= About this task =
From the material below, please set down exactly the lines starting with the one with "Detalhes da exposição" and going on through the one with "Юсуп Сулейманович Разыковв", without a single picture.

= Recorded data =
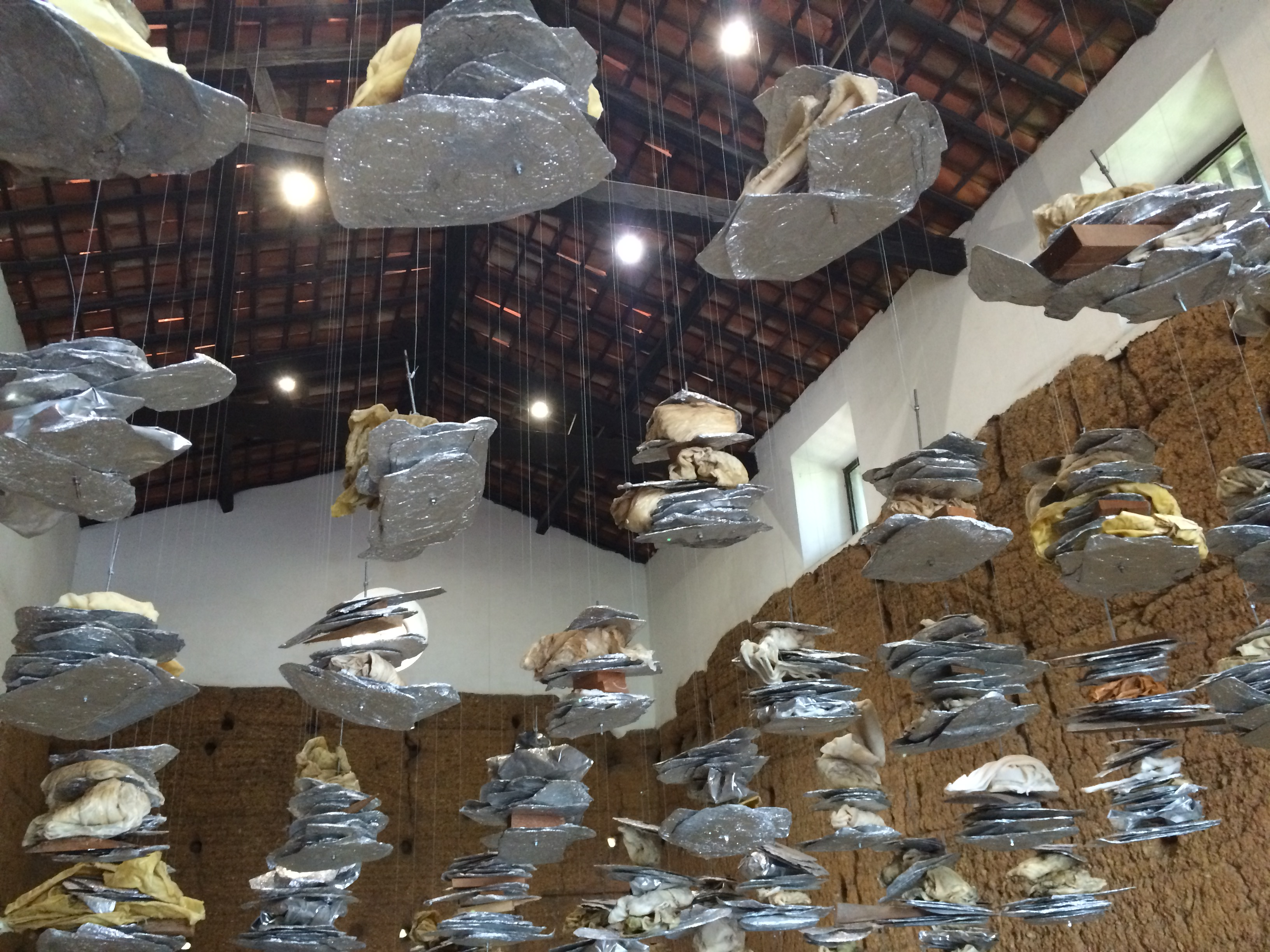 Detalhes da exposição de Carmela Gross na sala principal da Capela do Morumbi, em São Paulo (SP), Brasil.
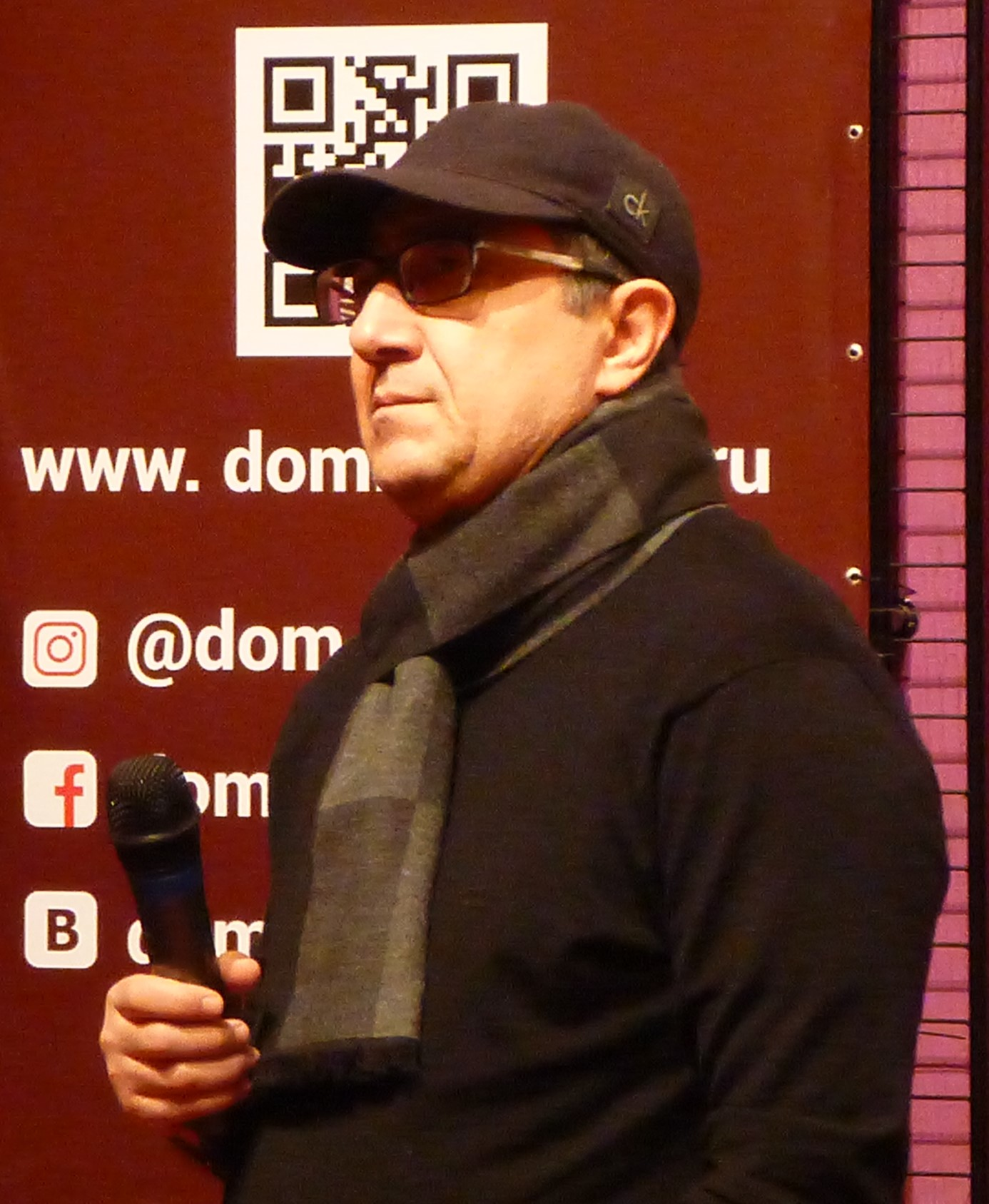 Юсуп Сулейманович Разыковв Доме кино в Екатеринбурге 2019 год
--
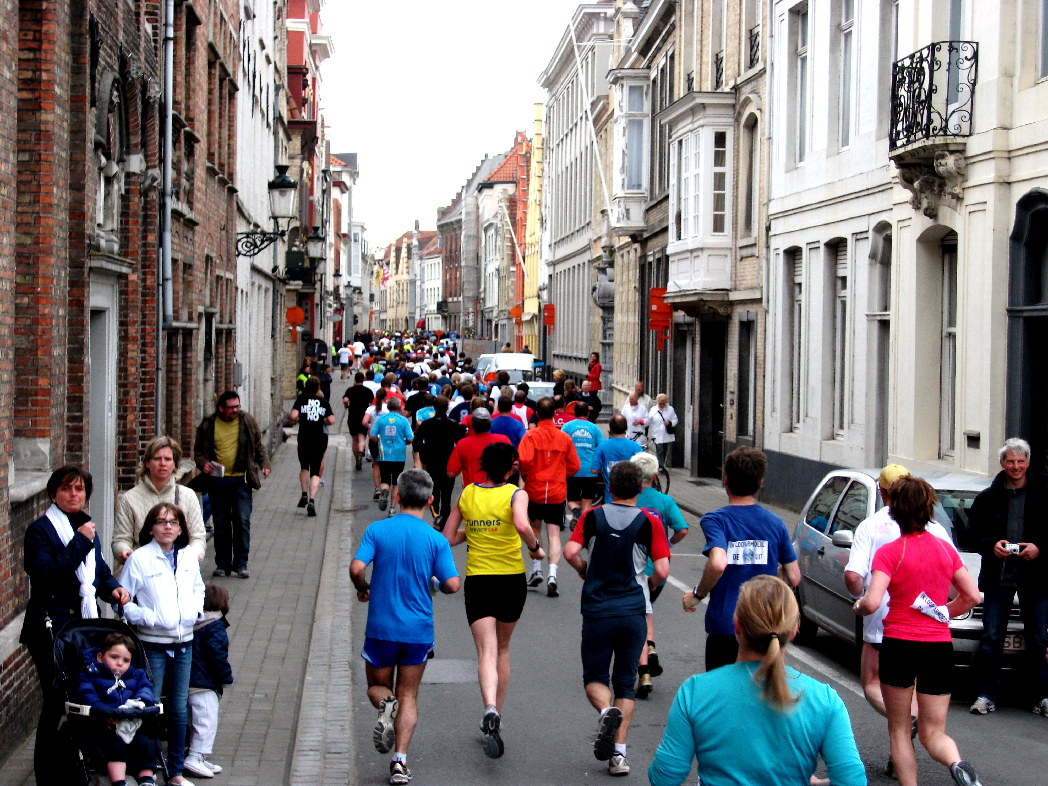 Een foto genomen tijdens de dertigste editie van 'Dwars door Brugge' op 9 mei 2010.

= Answer below =
 Detalhes da exposição de Carmela Gross na sala principal da Capela do Morumbi, em São Paulo (SP), Brasil.
 Юсуп Сулейманович Разыковв Доме кино в Екатеринбурге 2019 год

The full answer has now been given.